Nach all den Schlagzeilen um ihre Vorgängerin ist es nicht ganz unverständlich, wenn sich die neue Spitzenfrau erst einmal in Schweigen hüllen will. Und so ist ihrem offiziellen Lebenslauf vorerst nur das Entscheidende zu entnehmen: dass nämlich Selmin Caliskan, die künftige Generalsekretärin von Amnesty International Deutschland, für ihr künftiges Amt die besten Voraussetzungen mitbringen dürfte.

Nach all den Schlagzeilen um ihre Vorgängerin ist es nicht ganz unverständlich, wenn sich die neue Spitzenfrau erst einmal in Schweigen hüllen will. Und so ist ihrem offiziellen Lebenslauf vorerst nur das Entscheidende zu entnehmen: dass nämlich Selmin Caliskan, die künftige Generalsekretärin von Amnesty International Deutschland, für ihr künftiges Amt die besten Voraussetzungen mitbringen dürfte. Die 46-Jährige hat jahrelang praktische Erfahrungen in der Arbeit mit Verfolgten in Afrika und Asien gesammelt und sie ist eine erfahrene Lobbyistin und Öffentlichkeitsarbeiterin. Für die Frauenhilfsorganisation „medica mondiale“ war Caliskan bis 2010 sieben Jahre lang in Afghanistan, baute in dieser Zeit deren Lobbyabteilung wesentlich mit auf und leitete sie. Zuletzt arbeitete sie in Brüssel für die European Women’s Lobby, einen europäischen Dachverband von Frauenorganisationen. Am 1. März wird sie Wolfgang Grenz ablösen. Der jetzt 65-Jährige, ein alter Fahrensmann der Organisation, war eingesprungen, als Amnesty Monika Lüke rauswarf, die heute Integrationsbeauftragte in Berlin ist.
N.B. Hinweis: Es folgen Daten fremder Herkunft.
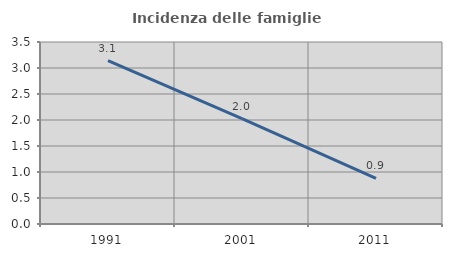
| Category | Incidenza delle famiglie numerose |
|---|---|
| 1991.0 | 3.144 |
| 2001.0 | 2.026 |
| 2011.0 | 0.879 |
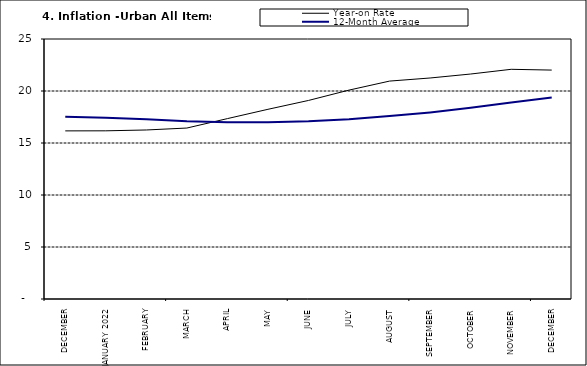
| Category | Year-on Rate | 12-Month Average |
|---|---|---|
| DECEMBER | 16.165 | 17.519 |
| JANUARY 2022 | 16.171 | 17.435 |
| FEBRUARY | 16.253 | 17.292 |
| MARCH | 16.438 | 17.103 |
| APRIL | 17.347 | 17.005 |
| MAY | 18.24 | 17.002 |
| JUNE | 19.093 | 17.087 |
| JULY | 20.087 | 17.285 |
| AUGUST | 20.954 | 17.588 |
| SEPTEMBER | 21.251 | 17.944 |
| OCTOBER | 21.632 | 18.379 |
| NOVEMBER | 22.086 | 18.896 |
| DECEMBER | 22.011 | 19.382 |

Dass Caliskan, vor 46 Jahren im nordrhein-westfälischen Düren geboren und Mutter einer Tochter, Kind türkischer Einwanderer ist, hat ihr Engagement offensichtlich früh befördert: Schon mit 16, heißt es in ihrer offiziellen Biografie, war sie in einem sozialen Brennpunkt aktiv, mit 20 gründete sie einen interkulturellen Treffpunkt für Mädchen in Bonn mit. Ihr Aufrücken an die Spitze der deutschen Sektion von Amnesty International ist ein weiterer Hinweis auf einen Generationswechsel in den deutschen Führungsetagen, der die Kinder der ersten Migranten viel selbstverständlicher einbezieht, als der öffentliche Diskurs um ihre angeblichen Defizite vermuten lässt: Sie leiten Theater, sitzen in Unternehmensvorständen, Landesregierungen, auf Professuren und jetzt auch an der Spitze der bekanntesten Menschenrechtsorganisation.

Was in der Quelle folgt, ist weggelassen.